Ethiopia opens new industrial park

Ethiopia has unveiled Africa’s largest industrial park in the city of Hawassa 275km southeast of the capital Addis Ababa – one of several it is building or planning to build all over the country.

The project is inspired by China and the Hawassa Industrial Park (HIP) – like many equivalents in China – will be dedicated solely to just one sector, textile and apparel.

At 1.3 million square meters it is the biggest in Africa and also the largest dedicated solely to export, said Zemdeneh Negatu, managing partner at Ernst and Young international consultancy firm.

Speaking at the inaugural ceremony last week, Ethiopian Prime Minister Hailemariam Desalegn said the manufacturing sector’s share in Ethiopia’s gross domestic product (GDP) for many years stood at only 0.5 percent, showing the need for economic re-structuring if the country was to fulfil its economic promise.

Ethiopia’s economy, despite a period of rapid economic growth, still largely depends on agriculture. Volatile commodity prices, a severe drought, and political unrest have all curbed expansion.
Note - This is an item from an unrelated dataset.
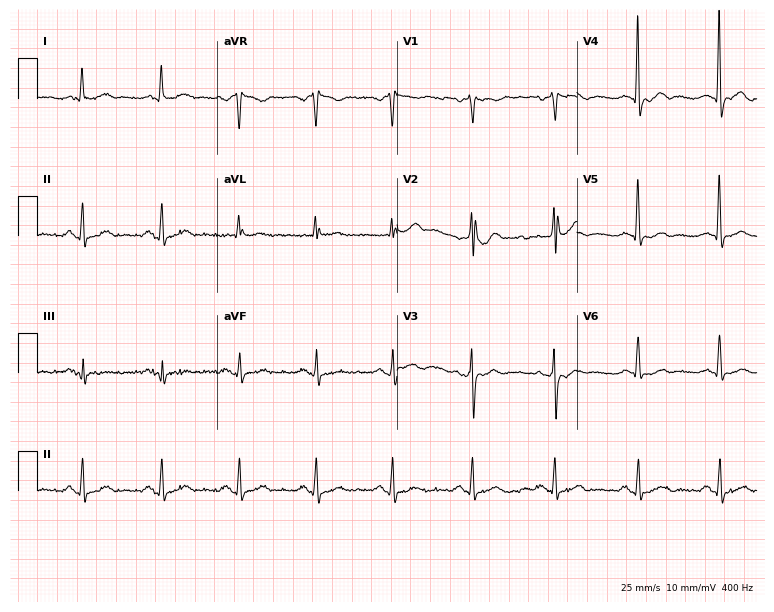
Electrocardiogram (7.3-second recording at 400 Hz), a male patient, 68 years old. Overall reading on record: normal ECG.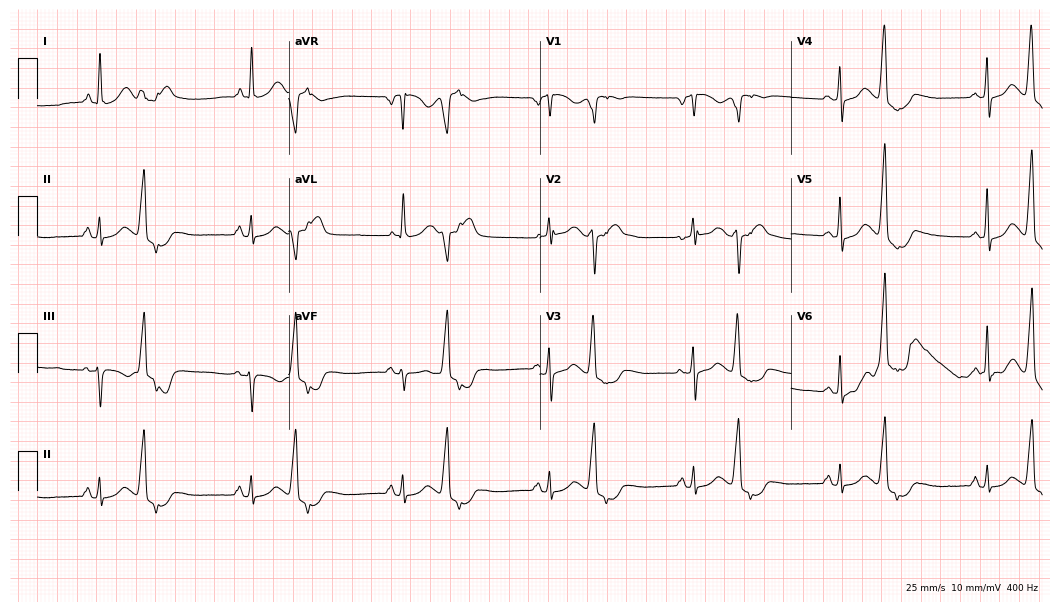
12-lead ECG from a 59-year-old man (10.2-second recording at 400 Hz). No first-degree AV block, right bundle branch block (RBBB), left bundle branch block (LBBB), sinus bradycardia, atrial fibrillation (AF) or sinus tachycardia recorded for this tracing.

The HIP has attracted 15 major manufacturing firms from China, Indonesia, the US, and Ethiopia itself. But Yuan Li, chairman of the China Civil Engineering Construction Corporation (CCECC) which designed and built the industrial park, says it has even wider significance.
Ethiopia’s population is nearly 100 million, growing by 2.3 million a year, with a young labour force of 45 million people.
Ethiopia and the HIP were part of China’s one road, one belt initiative, a US1 trillion economic corridor that Beijing hoped would connect China to countries in Africa, Asia, and Europe.

He said industrial parks would be a powerful boost for the country’s economic development and the CCECC was a strategic long-term link between China and Ethiopia.

The CCECC is also engaged in other major projects in Ethiopia, including industrial parks in Adama and Kombolcha, and is also helping build the Ethiopia-Djibouti railway line which Ethiopia hopes will increase trade.
 

China, which has been for many the factory of the world, is now shifting to a higher-tech economy. Arkebe Equbay, special advisor to Desalegn and the brain behind Ethiopia’s industrial parks, said the parks could now attract lower-tech Chinese firms that were now moving overseas to find new markets.

Ethiopia’s population is nearly 100 million, growing by 2.3 million a year, with a young labour force of 45 million people.

Equbay said the manufacturing sector was best-placed to create jobs for all these people. In 10 years Ethiopia would be among the top 10 most populous nations on earth. For each direct manufacturing job, the equivalent of two indirect jobs were created.

The Industrial Park Corporation headed by Equbay is currently also constructing parks in Mekelle, Dire Dawa, Kombolcha, and Adama. It has plans to start construction of parks in September in Jimma, Bahir Dar, Arereti, Aysiha-Dwele, and Debre Birhan.

Despite Ethiopia recently attracting many foreign and local manufacturing firms, especially making textiles and apparel, the share of manufacturing in the GDP has remained small.
 
Desalegn said manufacturing contributed only 0.5 percent of the last decade’s 11 percent average economic growth.

“As annual manufacturing growth currently is 25 percent, in 10 years time it’s projected to increase its GDP share by four-fold and it’s share in exports to 50 percent,” Equbay said.

The key to achieving these targets and to realising Ethiopia’s ambition to become a middle income country by 2025 was Ethiopia’s cheap electricity, which was the cheapest in the world at four US cents per kilowatt hour, said Negatu.

Ethiopia had the second highest installed electricity capacity in Africa after South Africa. Negatu was not perturbed by landlocked Ethiopia’s current problems in moving goods because of a bottleneck at its primary outlet, Djibouti port.

“While Ethiopia is heavily dependent on Djibouti port, it shouldn’t divert us from looking for port alternatives in Somaliland and Kenya,” he said.

The Ethiopia-Djibouti railway line, nearly complete, would cut the transport time for exports and imports from four days to 10 hours.
Desalegn said the eco-friendly HIP “will be a showcase that environmental protection and development can go hand-in-hand to achieve a net zero carbon emitter country by 2025”.